Yes, this PCOS Vegetarian Vietnamese Recipes: Lunch - Vegetarian Vietnamese Soup recipe is designed to be PCOS-friendly. At 300 calories per serving with 12g of protein, it supports balanced blood sugar and hormonal health. It also provides 6g of fiber, which helps with insulin sensitivity.

This recipe takes about 30 minutes total. Prep time is 10 minutes and cook time is 20 minutes. It makes 2 servings, so you can meal prep for multiple days.

Per serving: 300 calories, 12g protein (16%), 40g carbs, 10g fat. Plus 6g fiber. PCOS meal plans typically aim for 30% protein, 35% fat, 35% carbs to support insulin sensitivity.

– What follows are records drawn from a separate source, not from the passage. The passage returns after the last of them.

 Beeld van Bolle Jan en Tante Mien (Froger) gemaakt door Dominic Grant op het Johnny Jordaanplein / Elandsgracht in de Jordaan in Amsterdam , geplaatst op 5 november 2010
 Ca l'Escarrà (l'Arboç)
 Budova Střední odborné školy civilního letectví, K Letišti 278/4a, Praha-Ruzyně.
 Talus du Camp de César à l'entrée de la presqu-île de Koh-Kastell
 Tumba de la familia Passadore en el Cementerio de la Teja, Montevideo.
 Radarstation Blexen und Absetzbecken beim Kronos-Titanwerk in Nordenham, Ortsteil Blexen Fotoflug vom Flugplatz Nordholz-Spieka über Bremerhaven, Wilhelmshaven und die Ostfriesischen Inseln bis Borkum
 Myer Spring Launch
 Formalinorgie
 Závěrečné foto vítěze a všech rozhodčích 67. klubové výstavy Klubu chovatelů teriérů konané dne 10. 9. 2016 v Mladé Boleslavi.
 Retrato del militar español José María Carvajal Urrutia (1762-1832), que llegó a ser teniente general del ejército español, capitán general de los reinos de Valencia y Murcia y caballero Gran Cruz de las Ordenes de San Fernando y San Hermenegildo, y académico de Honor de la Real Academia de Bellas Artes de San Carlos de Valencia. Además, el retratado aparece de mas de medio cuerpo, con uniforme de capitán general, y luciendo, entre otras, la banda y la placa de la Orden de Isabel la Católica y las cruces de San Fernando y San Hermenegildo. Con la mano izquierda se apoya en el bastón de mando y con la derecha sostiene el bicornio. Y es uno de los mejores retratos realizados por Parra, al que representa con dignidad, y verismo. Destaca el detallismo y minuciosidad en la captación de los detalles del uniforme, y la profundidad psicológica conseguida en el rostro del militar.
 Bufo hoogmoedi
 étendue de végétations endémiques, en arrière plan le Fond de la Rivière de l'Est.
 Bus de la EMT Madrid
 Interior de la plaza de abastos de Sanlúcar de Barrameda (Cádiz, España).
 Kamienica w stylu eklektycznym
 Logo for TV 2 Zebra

Yes, this recipe works well as a PCOS-friendly Lunch. At 300 calories, it fits within typical PCOS meal plan targets for Lunch. Pair it with other PCOS-friendly foods throughout the day for balanced nutrition.

This recipe can be part of a structured PCOS meal plan. It makes 2 servings, making it great for meal prep. For a complete weekly plan tailored to your PCOS type, take our free 60-second quiz at pcosmealplanner.com/pcos-quiz to get a personalized 7-day meal plan.